In line with Liu et al. (2010), the chosen algorithms should be used with caution as they often fail to withstand a comparative analysis of cross-solutions. That is, random variation in clustering processes can sometimes cause consumers to be assigned to one cluster, but in a re-analysis, they are assigned to another cluster. For example, Table 6 illustrates the probability distribution of four consumers becoming purchasers of the sponsored products and their assignment to one of the clusters by XGBoost. In some cases, where the measures are markedly different, as in id_user 11,188,636 who is assigned a probability of 0.96 of becoming a purchaser of Games and 0.03 of Insurance and has been assigned to the Games cluster by the algorithm, it is very likely that this user will withstand a second revaluation. But in other cases, where the measures are very similar, such as id_user 17,242,446, who has been assigned a 0.48 probability of purchasing a Hearing aid and a 0.49 probability of purchasing Insurance, and to whom the algorithm assigned Insurance, the user does not seem to withstand a second revaluation. That is, the algorithm always places consumers in a cluster despite the similarity of probabilities assigned to various descriptive attributes.

Another concern is the ethical implications arising from the application of AI algorithms. In this study, the researchers verified that the data provided by the company was collected via a process that complied with current regulations (for more details see Sáez-Ortuño et al., 2023b). However, as Tsamados et al. (2021) point out, AI algorithms are not ethically neutral, as they depend on the sources consulted, the data collected, the statistical analyses applied and the interpretation of their results. One of these ethical dangers is mechanistic objectivity, which can lead researchers to assert inconclusive evidence or misconceptions, sometimes even against their own experienced assessments (Buhmann et al. 2019). This danger of misinterpretation is often exacerbated when the researcher applies algorithms without understanding how they generate their results (Tsamados et al., 2021). Thus, in the classification algorithms used in this study, including those using causal regression models, in some cases it was found that the available data are not sufficient to produce an accurate diagnosis and therefore to advise the decision-maker on the correct action (Olhede & Wolfe, 2018). Moreover, there is an ethical risk of profiling consumers by discriminating against gender, racial and other minorities due to structural inequalities in the databases that are collected and fed to algorithms, which simply replicate the structure of the data provided and are rarely corrected. More data alone does not lead to greater representativeness (Tsamados et al., 2021). Everyone is unique and a more in-depth understanding of their needs and preferences is necessary before marketing decisions can be made (Lloyd, 1982).

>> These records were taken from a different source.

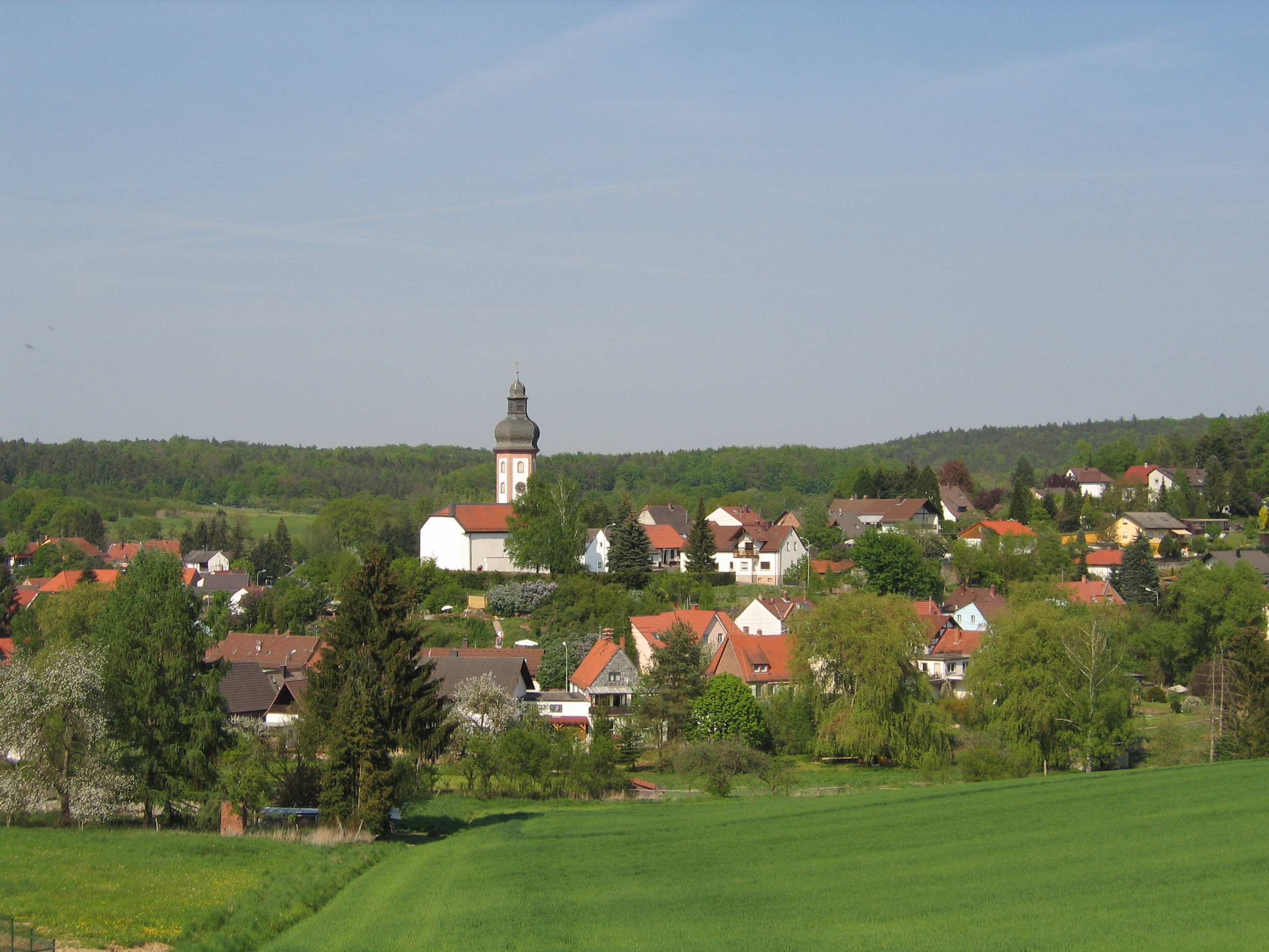 Blick auf Neuhemsbach von Süden
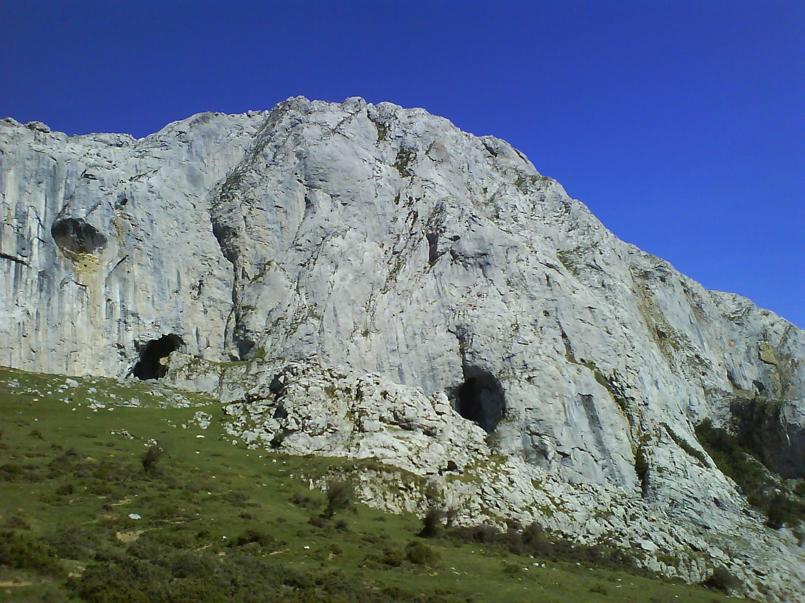 Vista del monte Mugarra desde Mugarrekolanda, Vizcaya, País Vasco, España
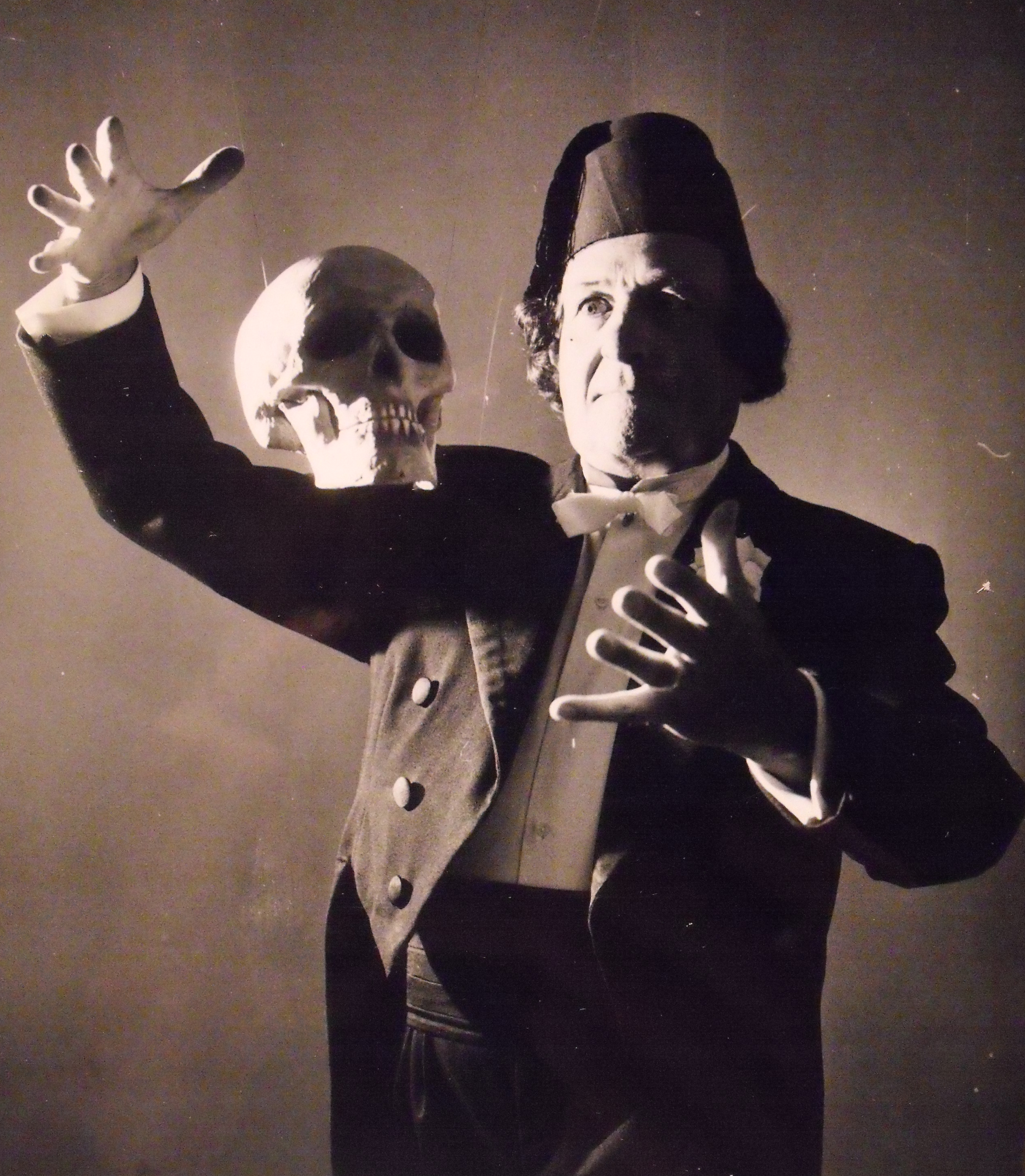 Utente:Wikiravenclaw,Christian Palvarini,fotografia inedita di mia proprietà.

The results of this research lie halfway between market research and computer science studies. While the former aims to help entrepreneurs or managers with their decision making, the latter are much more interested in technical accuracy, so the same interests are not always shared (Hartmann et al., 2019). However, this study points out in its comparison between the older unsupervised algorithm and the modern supervised algorithm that the clusters resulting from the latter are more suitable for marketing interests than the former. Hence, there is a commonality of goals. But this is not necessarily always the case, so comparisons must continue to be made with new algorithms, because the degrees of accuracy achieved are not yet entirely satisfactory.